[dpdk-dev,v4,6/6] vhost: optimize cache access

Message ID 1472528164-54296-7-git-send-email-zhihong.wang@intel.com (mailing list archive)
State Superseded, archived
Delegated to: Yuanhan Liu
Headers

Commit Message

Zhihong Wang Aug. 30, 2016, 3:36 a.m. UTC
  This patch reorders the code to delay virtio header write to optimize cache
access efficiency for cases where the mrg_rxbuf feature is turned on. It
reduces CPU pipeline stall cycles significantly.

---
Changes in v3:

 1. Remove unnecessary memset which causes frontend stall on SNB & IVB.

 2. Rename variables to follow naming convention.

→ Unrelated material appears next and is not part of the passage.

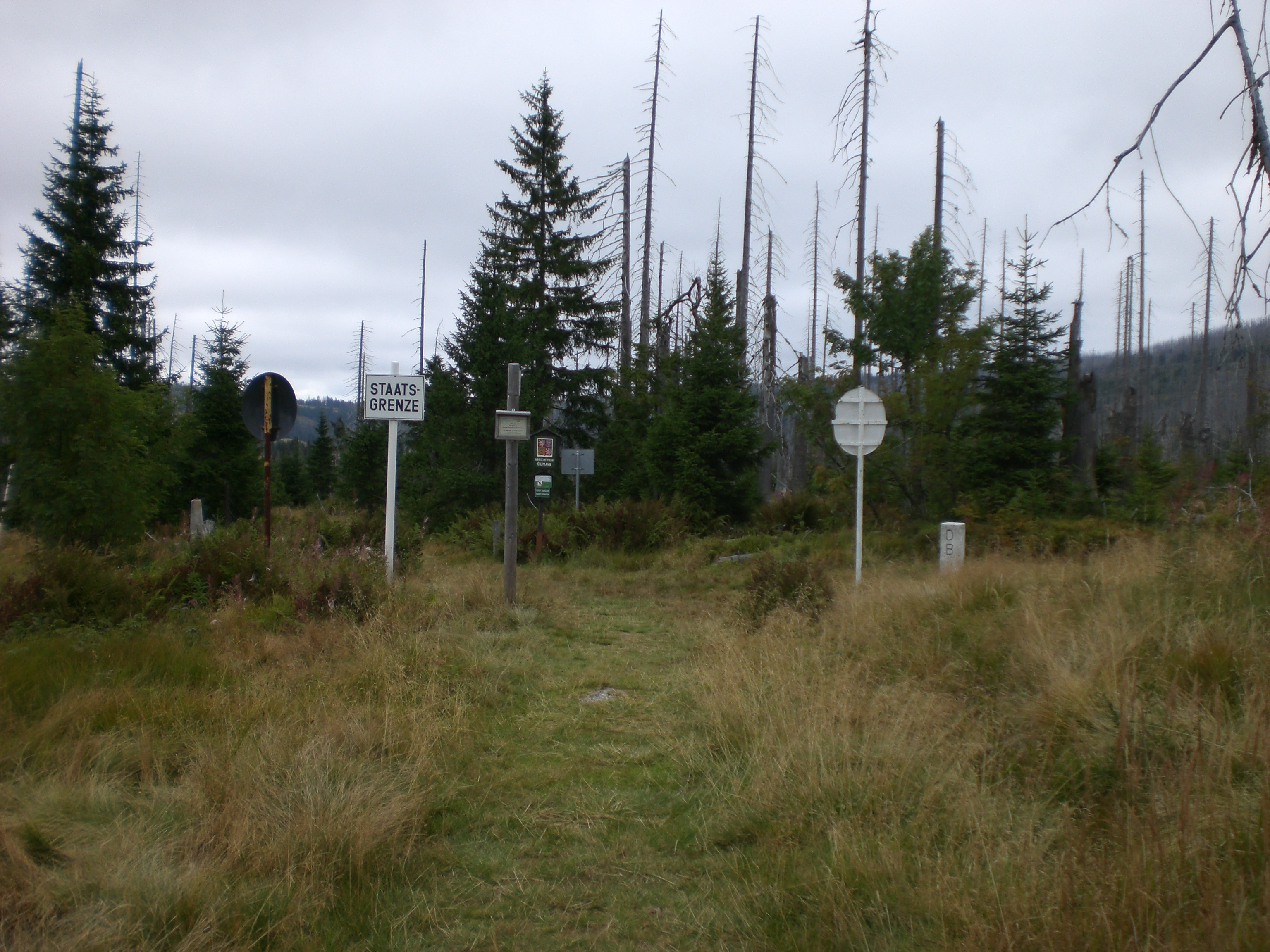 Selbsterstelltes Foto vom Grenzübergang Blaue Säulen unterhalb des Lusengipfels vom 7.9.2008

Signed-off-by: Zhihong Wang <zhihong.wang@intel.com>
---
 lib/librte_vhost/vhost_rxtx.c | 20 ++++++++++++++------
 1 file changed, 14 insertions(+), 6 deletions(-)
  

Patch

diff --git a/lib/librte_vhost/vhost_rxtx.c b/lib/librte_vhost/vhost_rxtx.c
index ddc7b21..fc5dc4a 100644
--- a/lib/librte_vhost/vhost_rxtx.c
+++ b/lib/librte_vhost/vhost_rxtx.c
@@ -196,6 +196,7 @@  enqueue_packet(struct virtio_net *dev, struct vhost_virtqueue *vq,
 	uint32_t mbuf_len;
 	uint32_t mbuf_avail;
 	uint32_t copy_len;
+	uint32_t copy_virtio_hdr;
 	uint32_t extra_buffers = 0;
 
 	/* start with the first mbuf of the packet */
@@ -210,12 +211,12 @@  enqueue_packet(struct virtio_net *dev, struct vhost_virtqueue *vq,
 	if (unlikely(!desc_addr))
 		goto error;
 
-	/* handle virtio header */
+	/*
+	 * handle virtio header, the actual write operation is delayed
+	 * for cache optimization, to reduce CPU pipeline stall cycles.
+	 */
 	virtio_hdr = (struct virtio_net_hdr_mrg_rxbuf *)(uintptr_t)desc_addr;
-	virtio_enqueue_offload(mbuf, &(virtio_hdr->hdr));
-	if (is_mrg_rxbuf)
-		virtio_hdr->num_buffers = extra_buffers + 1;
-
+	copy_virtio_hdr = 1;
 	vhost_log_write(dev, desc->addr, dev->vhost_hlen);
 	PRINT_PACKET(dev, (uintptr_t)desc_addr, dev->vhost_hlen, 0);
 	desc_offset = dev->vhost_hlen;
@@ -266,8 +267,15 @@  enqueue_packet(struct virtio_net *dev, struct vhost_virtqueue *vq,
 				goto error;
 		}
 
-		/* copy mbuf data */
+		/* copy virtio header and mbuf data */
 		copy_len = RTE_MIN(desc->len - desc_offset, mbuf_avail);
+		if (copy_virtio_hdr) {
+			copy_virtio_hdr = 0;
+			virtio_enqueue_offload(mbuf, &(virtio_hdr->hdr));
+			if (is_mrg_rxbuf)
+				virtio_hdr->num_buffers = extra_buffers + 1;
+		}
+
 		rte_memcpy((void *)(uintptr_t)desc_addr,
 				rte_pktmbuf_mtod_offset(mbuf, void *,
 					mbuf_len - mbuf_avail),